Architectural icons singapore

THE day that the silhouette of the Pearl Bank apartments disappeared from the Singapore skyline was a sad day for architecture and heritage buffs. Despite a spirited campaign to conserve the iconic 70’s era horseshoe-shaped building, it was reduced to a pile of rubble early this year to make way for One Pearl Bank – a 39-storey condominium that is expected to be completed by 2023.

But some consolation for conservationists came when another iconic landmark, Golden Mile Complex, might be saved from the wrecking ball when the Urban Redevelopment Authority announced earlier this month that it would be proposed for conservation given its historical and architectural significance. That means whoever redevelops the 47-year-old complex will have to retain the main building with its signature terraced facade.

Rather than scare off potential developers, the URA is offering a set of incentives. They include bonus floor area for an additional 30-storey tower to be built on the existing site; partial development charge waiver on the extra floor area; the option to top up the lease on the land to 99 years; and the flexibility to adapt the building to a mix of uses.

The move has earned the praise of associations such as The Singapore Heritage Society, International Council on Monuments and Sites Singapore, and the DoCoMoMo Singapore Working Group.

The group said in a joint statement that with these incentives in place and innovative design, “such projects can refresh and add value to aging buildings and the experience of the city itself”.

Architect Jonathan Poh, a member of the Singapore Heritage Society, says the unprecedented conservation proposal is a critical breakthrough in the way large modernist buildings are recognised in future. It will help to ensure that significant buildings from different periods of Singapore’s development are retained for future generations.

Ultimately, the key to successful conservation lies in adaptive reuse, adds Mr Poh, citing The Brunswick Centre and the Barbican in the UK as prime examples. “Both prove that the regeneration of large mid-20 th century modernist structures can be very successful.”

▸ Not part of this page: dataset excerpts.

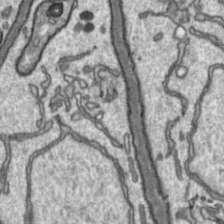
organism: Toxoplasma gondii
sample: Parasites in a vacuole inside a host cell
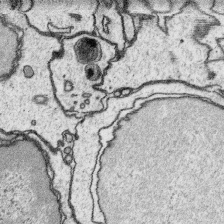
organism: Platynereis dumerilii
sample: Parapodia
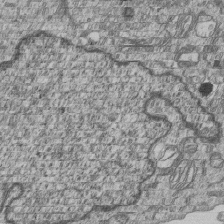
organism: Human
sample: MDA-MB-231 cells
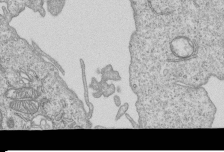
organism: Human
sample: MDA-MB-231 cells
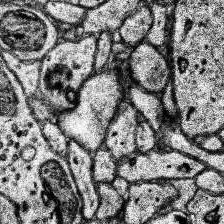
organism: Human
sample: Temporal Lobe
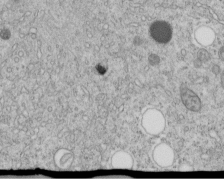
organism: C. elegans
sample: C. elegans embryo early stage
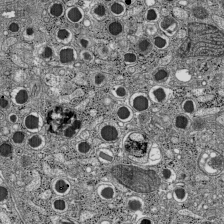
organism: C57BL Mouse
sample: Pancreatic islet

What ultimately happens to Golden Mile Complex is still up in the air and the URA has invited the public to share feedback until Nov 8. In the meantime, three design professionals share their own suggestions and experiences with adapting old buildings to the present day.

Jerome Ng
An alternative Golden Mile Complex

Designer Jerome Ng couldn’t be more pleased to hear about the proposal to conserve Golden Mile Complex. “Rethinking and turning away from the demolish-and-rebuild tabula rasa approach to urban development will spawn new ways of readapting and regenerating theold building,” says Mr Ng, who is also an architectural designer at RJ Crocker Consultants, amulti-disciplinary engineering consultancy firm.

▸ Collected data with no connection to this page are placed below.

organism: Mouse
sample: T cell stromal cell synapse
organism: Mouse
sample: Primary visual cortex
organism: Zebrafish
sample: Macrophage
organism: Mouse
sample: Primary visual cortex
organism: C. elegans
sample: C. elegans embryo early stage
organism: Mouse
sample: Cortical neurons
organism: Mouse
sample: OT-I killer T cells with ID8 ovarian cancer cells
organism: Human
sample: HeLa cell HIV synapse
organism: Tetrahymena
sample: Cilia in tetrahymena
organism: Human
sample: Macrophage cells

He felt so strongly about the building that he even created an animated short film showing how the building could be redeveloped. Titled Metabolist Regeneration of a Dementia Nation, it even snagged him a Best of the Best Award at this year’s Red Dot Design Concept competition, where he was also a luminary nominee.

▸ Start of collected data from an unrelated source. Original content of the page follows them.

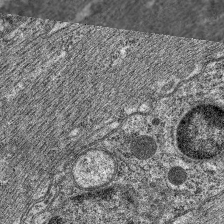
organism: C. elegans
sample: Pharynx
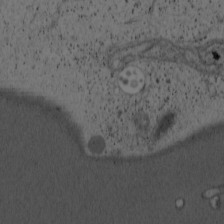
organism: African green monkey
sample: COS-7 cells

The Bartlett School of Architecture graduate’s personal connection to Golden Mile is his best pal, who used to live there when they were children. “We would explore the different areas in Golden Mile Complex and just hang out,” he says. “To me, looking out from the mid-level void deck area is one of the best memories I have of it.”

Since then, Mr Ng says he has always been “fascinated by the amazing structure and the way it’s designed”.

Architectural icons singapore
Golden Mile Complex reimagined

He adds, “Such buildings played a significant role in that moment of history which defined the architecture and building style of that time. They embody the ambition and aspiration of a newly independent nation.”

While conservation means less flexibility for potential developers, he feels that with technology today, “there will be many innovative ways to redevelop the building.”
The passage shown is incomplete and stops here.